Professor of Middle East History

Nicolas Trepanier

Dr. Nicolas Trépanier is an Associate Professor of Middle East History in the Department of History at the University of Mississippi.

Research Interests

Dr. Nicolas Trépanier's research interests include Middle East and medieval history, landscape phenomenology, historical archaeology, and the history of daily life and worldviews. His other research interests include the use of history in video games, the importance of medium in representations of the past, new avenues in interactions between academic research and artistic practices, and other questions related to the epistemology of history.

Biography

A native of Eastern Québec, Canada, Dr. Trépanier earned his BA in Political Science and Middle East Studies in 1999 from McGill University and his MA in Islamic Studies in 2001 from McGill. He holds a PhD in History and Middle East Studies in 2008 from Harvard University. He had a ARIT/NEH Post-doctoral Fellowship from the American Research Institute in Turkey from 2008-09. He has been a member of the Department of History at the University of Mississippi since August 2009.
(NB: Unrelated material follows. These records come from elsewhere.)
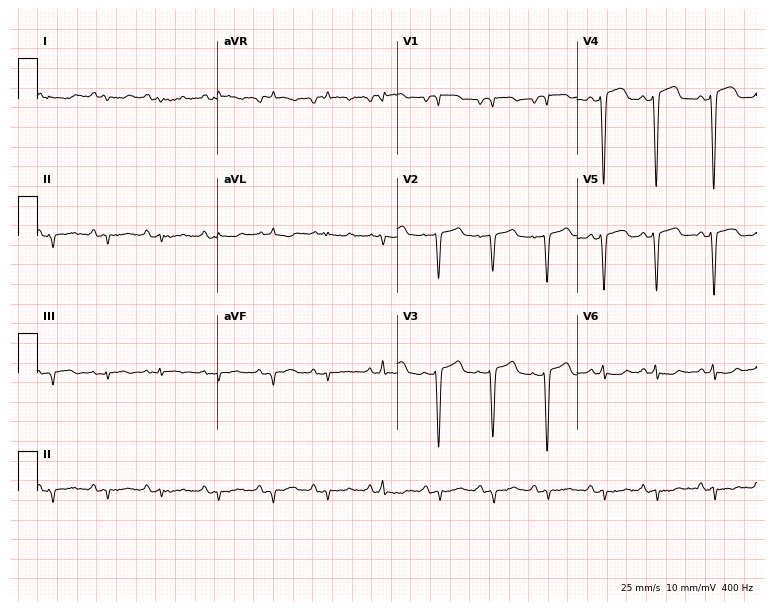
Resting 12-lead electrocardiogram. Patient: an 85-year-old female. The tracing shows sinus tachycardia (a sinus rate of 100 beats per minute or more).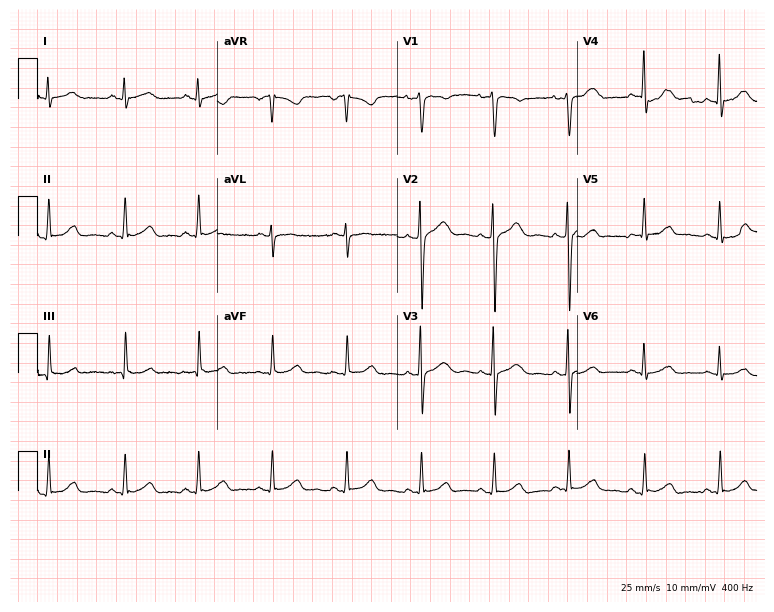
Electrocardiogram (7.3-second recording at 400 Hz), a woman, 27 years old. Overall reading on record: normal ECG.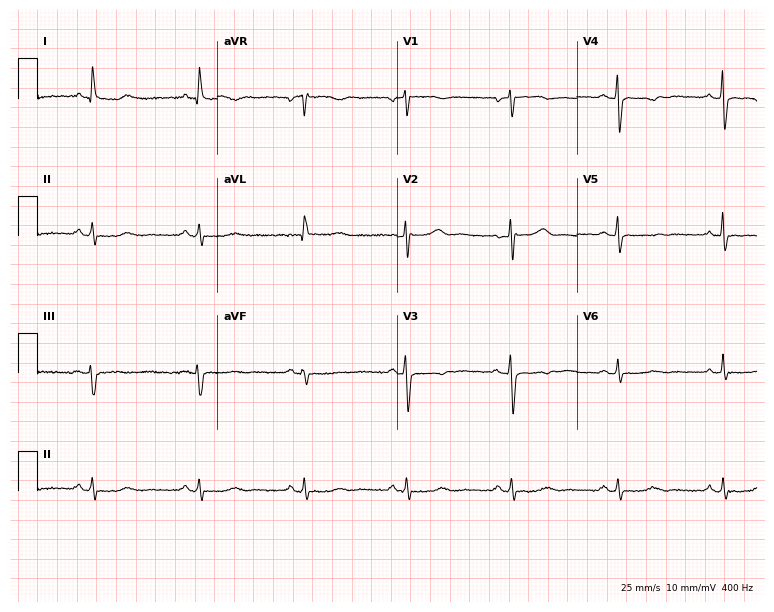
Standard 12-lead ECG recorded from a female patient, 54 years old. None of these six findings is recorded: first-degree AV block, right bundle branch block, left bundle branch block, sinus bradycardia, atrial fibrillation, sinus tachycardia. Only these six findings were labelled.

His first academic book, Foodways and Daily Life in Medieval Anatolia: A New Social History (University of Texas Press, 2014) explores the daily experiences of the ordinary folk through the various parts that food played in those lives –from agricultural production to religious fasting, and from commercial exchanges to meal schedules.

He has recently completed a second academic monograph, Experiencing the Landscapes of Medieval Anatolia (Edinburgh University Press, 2025), which borrows from the archaeological approach of landscape phenomenology to examine how people in medieval Anatolia connected with land on which they lived, and what these experiences can teach us about our own relationship with the territories we inhabit.

Publications

book cover of a wheat field

A New Social History

From the publisher:

Investigating daily life in Anatolia during the fourteenth century, Foodways and Daily Life in Medieval Anatolia draws on a creative array of sources, including hagiographies, archaeological evidence, Sufi poetry, and endowment deeds, to present an accessible portrait of a severely under-documented period. Grounded in the many ways food enters the human experience, Nicolas Trépanier’s comprehensive study delves into the Anatolian preparation of meals and the social interactions that mealtime entails—from a villager’s family supper to an elaborately arranged banquet—as well as the production activities of peasants and gardeners; the marketplace exchanges of food between commoners, merchants, and political rulers; and the religious landscape that unfolded around food-related beliefs and practices.

Selected Book(s):
Experiencing the Landscapes of Medieval Anatolia. Edinburgh University Press, 2025.

Selected Article(s):
With Galina Tirnanic and Rachel Goshgarian, "Performing the premodern in The Color of Pomegranates, imagining and communicating the past" in Journal of the Society for Armenian Studies 28 (2021), 287-318.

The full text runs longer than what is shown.